DIRECTIONS FOR THIS TASK: Quote the whole listing word for word. Do not include the pictures.

DATASET EXTRACT:
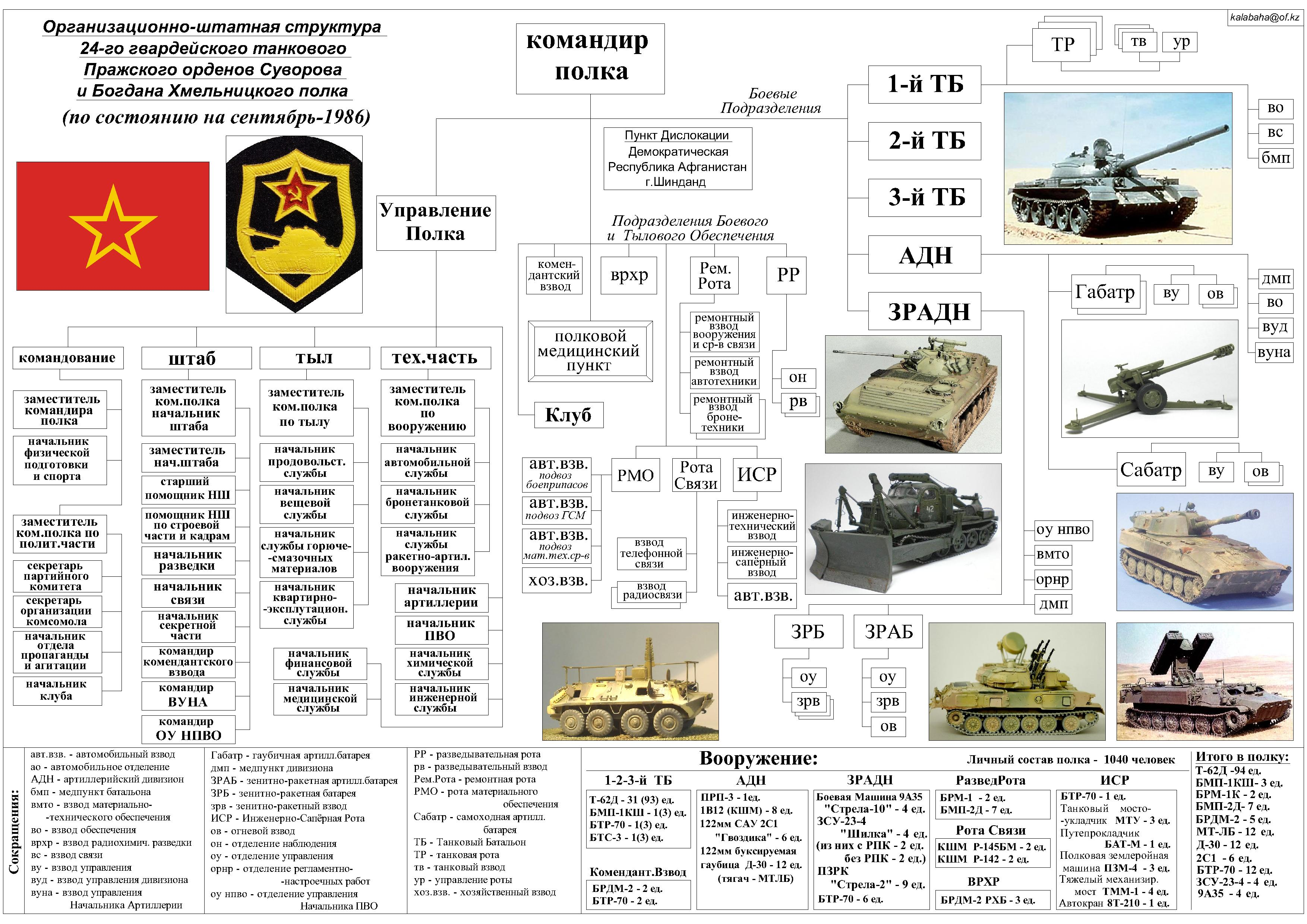 Организационно-Штатная Структура 24-го гвардейского танкового полка 5-й гв.мсд на сентябрь-1986. Собственная работа на основе данных взятых с сайта 24-го гв.тп а также с сайта 5-й гв.мсд .
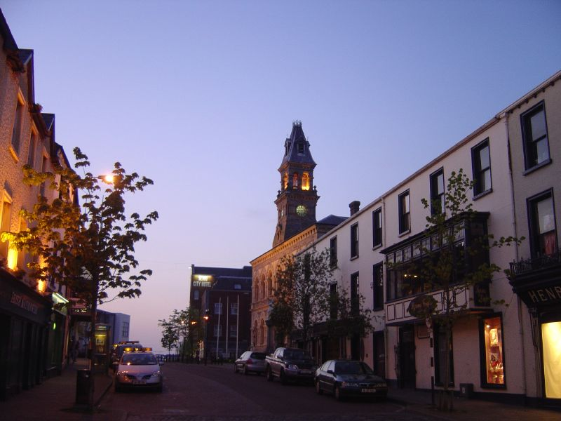 Irsko Sligo
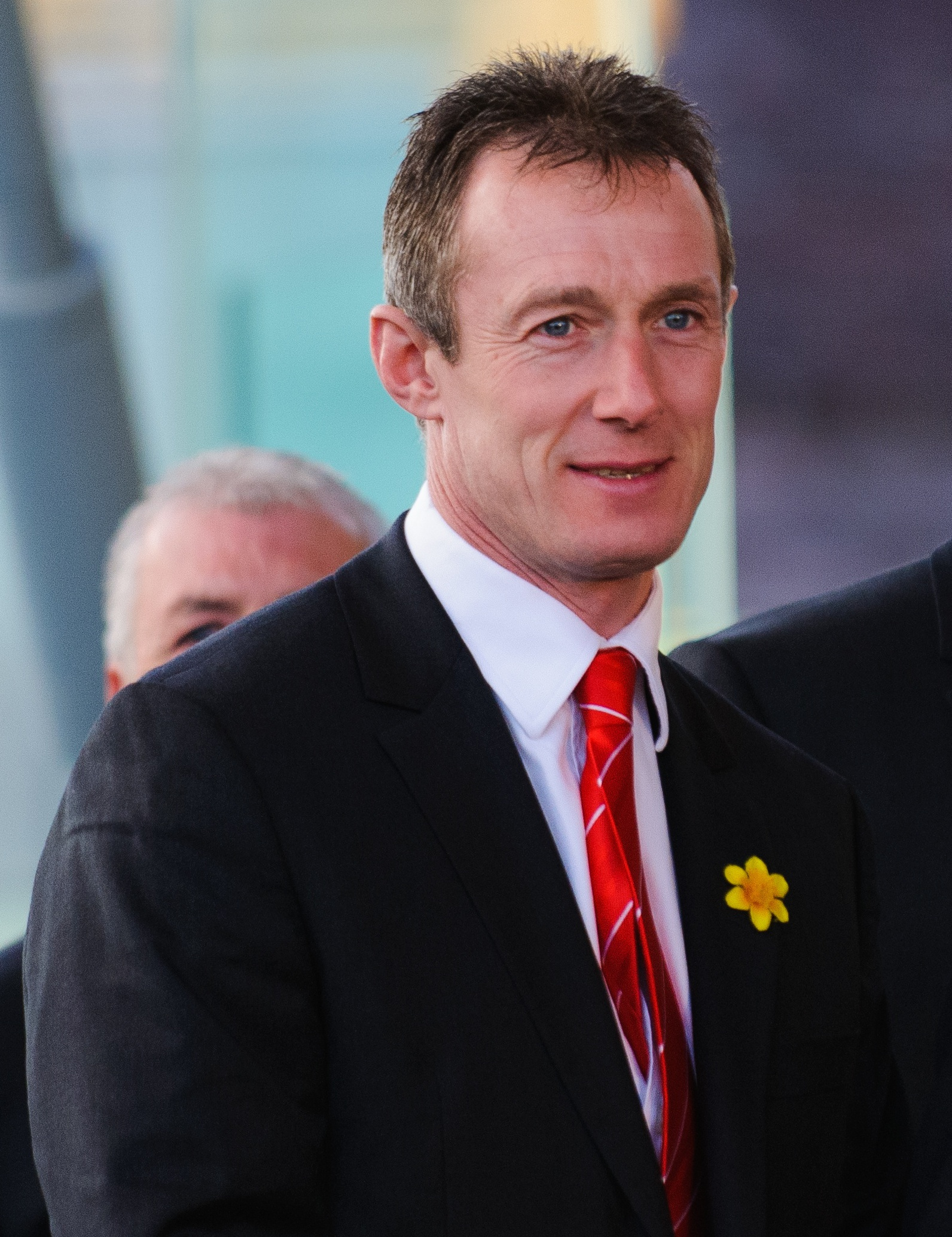 Robert Howley, Mark Davies and Sean Edwards arrive. Wales Grand Slam Celebration, Senedd 19 March 2012 / Robert Howley, Mark Davies a Sean Edwards yn cyrraedd, Dathliadau Camp Lawn Cymru, Senedd 19 Mawrth 201

OUTPUT OF THE TASK:
 Организационно-Штатная Структура 24-го гвардейского танкового полка 5-й гв.мсд на сентябрь-1986. Собственная работа на основе данных взятых с сайта 24-го гв.тп а также с сайта 5-й гв.мсд .
 Irsko Sligo
 Robert Howley, Mark Davies and Sean Edwards arrive. Wales Grand Slam Celebration, Senedd 19 March 2012 / Robert Howley, Mark Davies a Sean Edwards yn cyrraedd, Dathliadau Camp Lawn Cymru, Senedd 19 Mawrth 201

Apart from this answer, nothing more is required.